Your goal
Copy out exactly the lines spanning the line with "sample: C. elegans embryo early stage" to the line with "sample: Liver", inclusive, from the data underneath, with no pictures.

------ Provided data

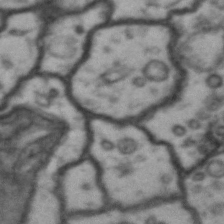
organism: Drosophila
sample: Brain
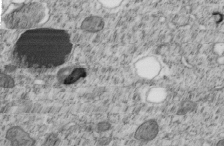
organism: C. elegans
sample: C. elegans embryo early stage
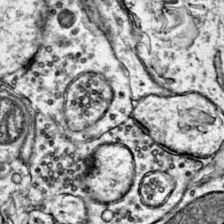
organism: Mouse
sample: Primary visual cortex
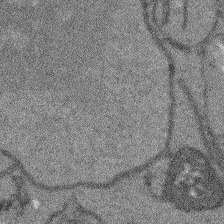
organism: Arabidopsis thaliana
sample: Root tip
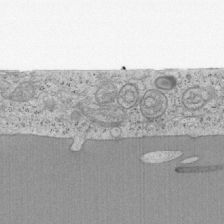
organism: Human
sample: HeLa cells
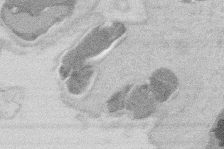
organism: Mouse
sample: T cell stromal cell synapse
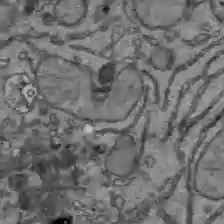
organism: C57BL Mouse
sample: Liver
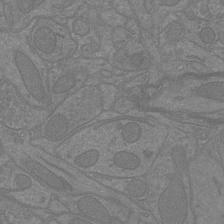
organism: Mouse
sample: Cortical neurons
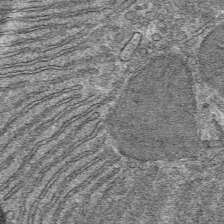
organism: Mouse
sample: Mouse hepatocytes
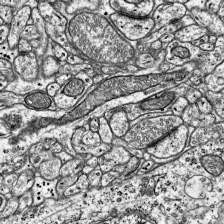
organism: Mouse
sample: Visual Cortex
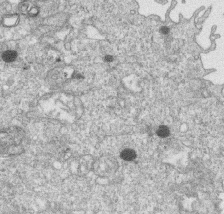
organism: Human
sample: HeLa cell HIV synapse
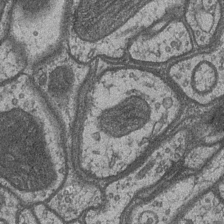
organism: Drosophila
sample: Optic medulla
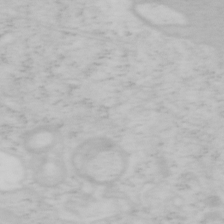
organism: Mouse
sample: OT-I killer T cells with ID8 ovarian cancer cells
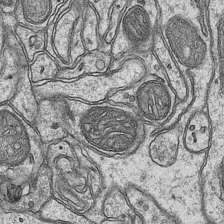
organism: Mouse
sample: CA1 Hippocampus
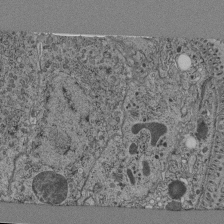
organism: C. elegans
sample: C. elegans pharynx

------------

Answer box
sample: C. elegans embryo early stage
organism: Mouse
sample: Primary visual cortex
organism: Arabidopsis thaliana
sample: Root tip
organism: Human
sample: HeLa cells
organism: Mouse
sample: T cell stromal cell synapse
organism: C57BL Mouse
sample: Liver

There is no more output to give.